Tags: #Ciencia-Ficción

El todoterreno se lanzó en un brusco ángulo hacia arriba y remontó una empinada cuesta, casi saltando al aire. En el mismo instante, vieron un amplio lugar ante ellos donde un camino más pequeño se desviaba a la izquierda y se perdía en las montañas. Dos vehículos se habían aprovechado de ese lugar para aparcar al lado de la carretera. Uno era el Subaru que estaban siguiendo. El otro era un Camry cubierto de polvo. Las puertas de ambos vehículos estaban abiertas, en perfecta posición para que los guardabarros del 4×4 se las llevaran por delante. De los dos coches habían bajado unos hombres y estaban manteniendo una reunión improvisada tras el Camry. Algunos miraban unos mapas abiertos contra el parabrisas trasero. Uno tenía un portátil abierto en el techo del Subaru y le señalaba algo a otro. Un hombre caminaba de un lado a otro por el lado de la carretera, hablando por un móvil muy grande. No, pensándolo bien, era un walkie taklie. La mayoría estaban fumando. Eran al menos ocho; más de los que podían contar de una ojeada. Todas sus cabezas se volvieron alarmadas al ver el todoterreno, que coleó salvajemente en lo alto de la cuesta mientras Csongor giraba el volante. Durante un momento, casi en el aire, el gran vehículo apenas tuvo contacto con la carretera. Entonces chocó contra el suelo, poniendo a prueba sus amortiguadores.

—¡A la izquierda! —gritó Marlon—. ¡Ve a la izquierda!

Csongor aceleró hacia la pequeña carretera que se desviaba a la izquierda. Mientras pasaban de largo ante los vehículos aparcados, Marlon les dirigió una sonrisa alegre y un saludo amistoso. No le devolvieron la galantería. Csongor sintió que los neumáticos perdían tracción un momento cuando cambió de rumbo, y todos los músculos de su cuello y su espalda se endurecieron cuando imaginó que las balas atravesaban la puerta trasera. Pero entonces empeazaron a remontar la pequeña carretera lateral, mucho más despacio ahora porque era aún más empinada, más expuesta y más escarpada que la que acababan de dejar atrás.
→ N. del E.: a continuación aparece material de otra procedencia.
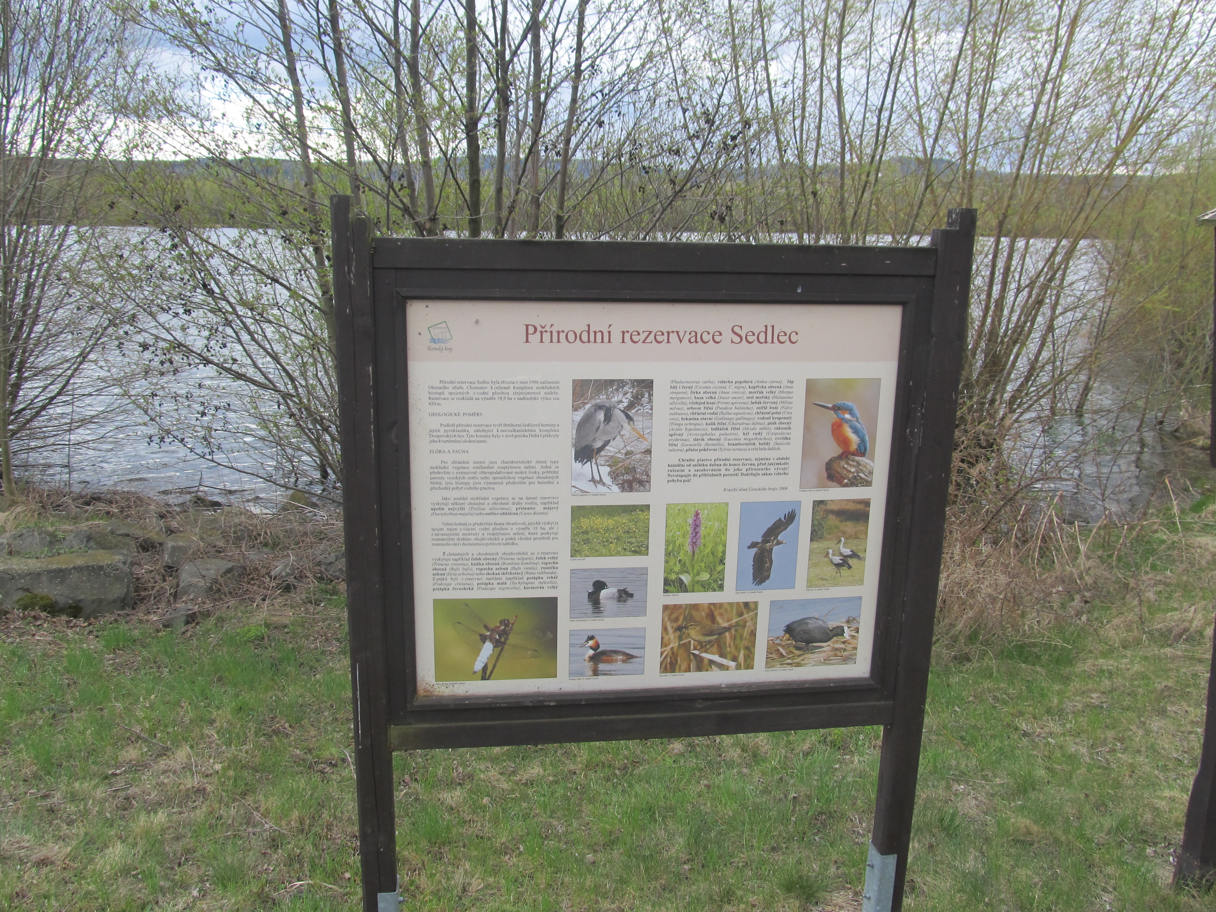 Přírodní rezervace Sedlec
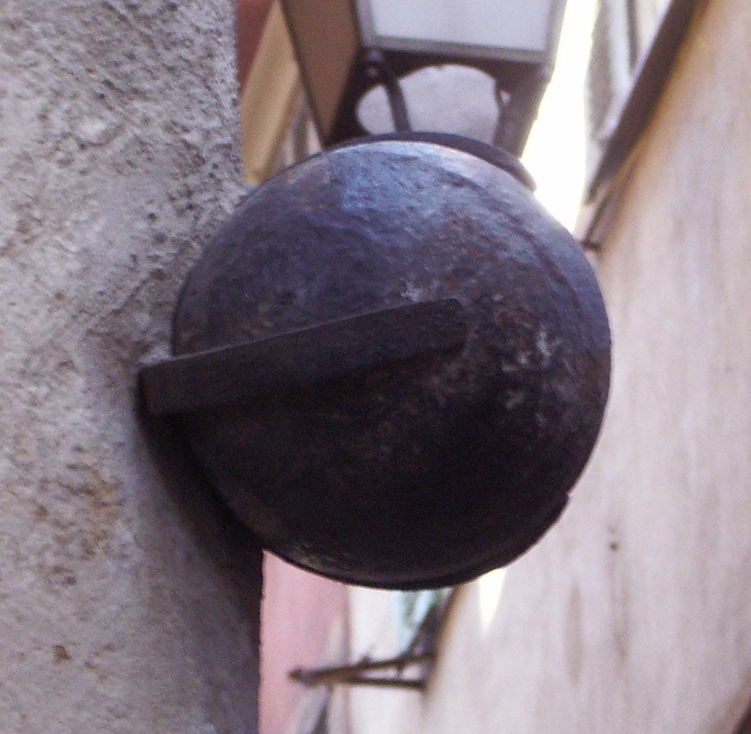 Boulet tiré par la flotte franco-turc en 1543 et scellé en souvenir à l'angle de la rue droite et rue de la Loge dans le vieux Nice.

—Sigue adelante —dijo Marlon.

—Lo sé.

—Tienen armas.

Csongor se volvió a mirarlo.

—¿Viste armas?

—No. Pero cuando aparecimos movieron las manos —hizo la pantomima de mover el codo y los dedos extendiéndose hacia un arma oculta.

—Mierda. ¿Cuántos había, ocho?

—Al menos.

—¿De dónde ha salido ese Toyota?

—De algún sitio con un montón de polvo.

Csongor había estado reduciendo gradualmente la velocidad del todoterreno a poco más que al paso. Habían ganado rápidamente altura y ahora se encontraron subiendo por el borde de una pendiente tan empinada que podían acusarla de ser un acantilado. En cualquier caso, era demasiado empinada para que crecieran los árboles, y por eso Marlon tuvo ahora una vista excelente del río y la carretera principal que serpenteaba junto a su orilla.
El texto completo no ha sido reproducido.